The Important Trial of Thomas Spence

Spence's token: A snail may put his horns out

Spence was again arrested in April 1801 and charged shortly thereafter.

The charges brought against 'Thomas Spence, Labourer', 'being a malicious, seditious, and ill-disposed person', were threefold, but all based on his publication of The Restorer of Society to its natural State, which the Indictment claimed:

But in fact, as remarked on by Spence himself the driving force behind his trial was not his own publication, but the discovery by the Committee of Secrecy of the creation of a society to propagate his ideas. This was not mentioned in the indictment, but Spence's defence put some effort into playing down his public status as that of a 'fool and madman' rather than as the founder of a movement.
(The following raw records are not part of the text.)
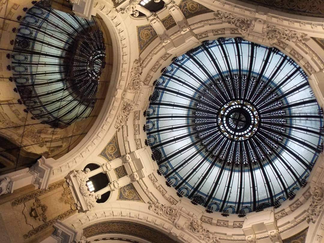 Vista de la cúpula de la Galería Güemes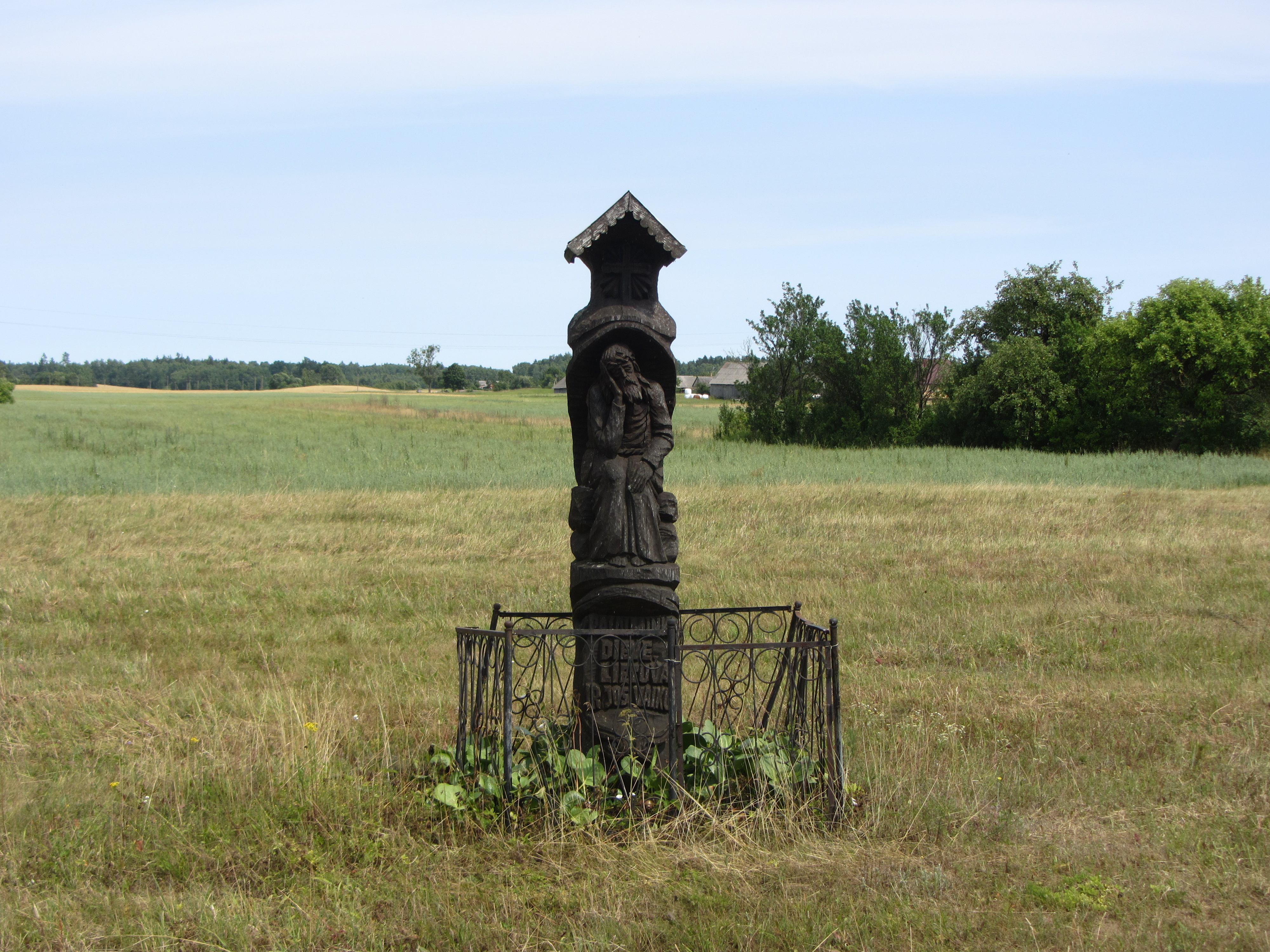 Ricieliai, Lithuania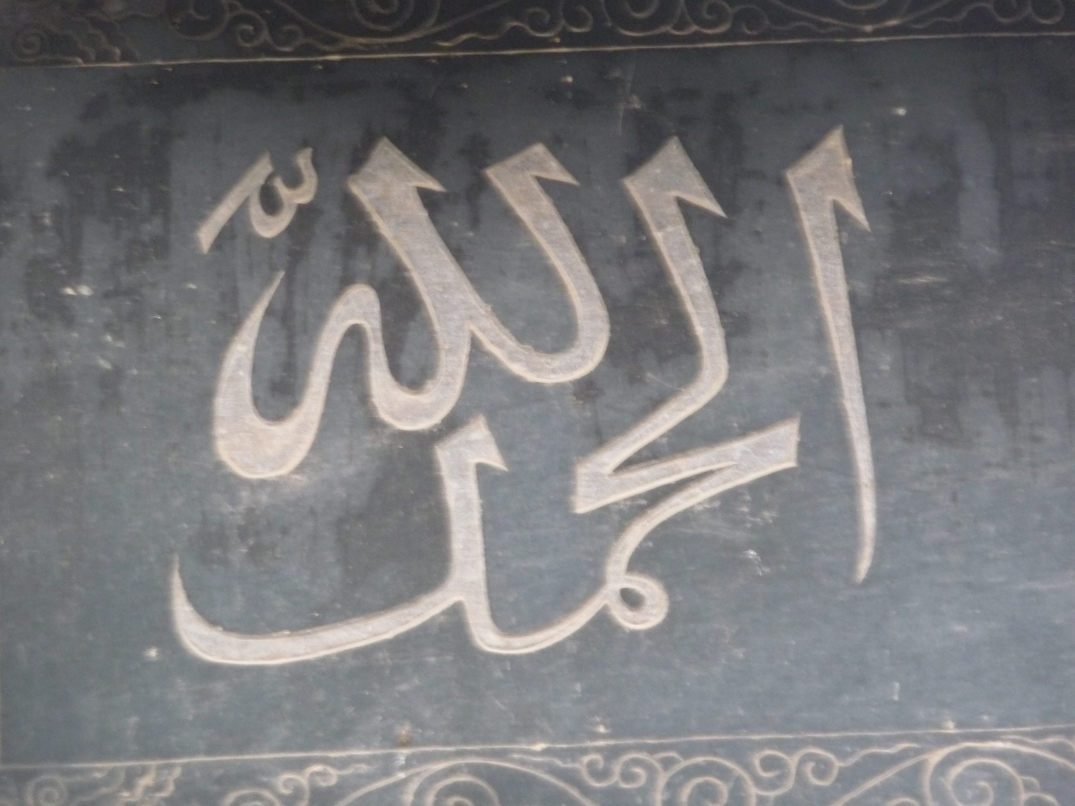 Große Moschee von Xi'an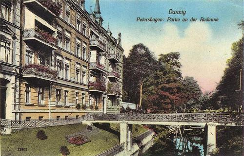 Gdańsk Zaroślak, nad Kanałem Raduni, około 1900 r.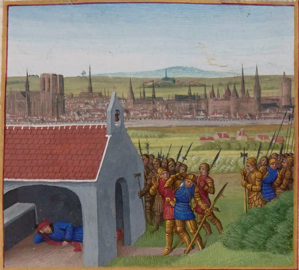 Dagobert Ier réfugié à Saint-Denis Grandes Chroniques de France, enluminées par Jean Fouquet, Tours, vers 1455-1460 Paris, BnF, département des Manuscrits, Français 6465, fol. 57 (Cinquième Livre) Après avoir coupé, par vengeance, la barbe et les moustaches de son maître Sadragésile, et craignant le courroux de son père, Dagobert Ier se réfugie à Saint-Denis. La protection des saints Denis, Rustique et Éleuthère empêche les sergents du roi Clotaire de pénétrer dans la chapelle des trois martyrs située à quelques lieues de Paris.

The bulk of Spence's defence was the reading in full of the Restorer: by this trick Spence not only ensured a wider audience for his work but was able to republish the whole of his now forbidden book, but as a record of a court trial, and with the disclaimer that it was only for friends and supporters, not for sale.

The newspapers gave some more details about the sentence. Since Spence managed to find the £500 from supporters he may not have been as isolated as he suggested.

The first edition of the Important Trial was printed in 1803 after Spence's release in the Spensonian alphabet; the second, also in 1803, in the English alphabet.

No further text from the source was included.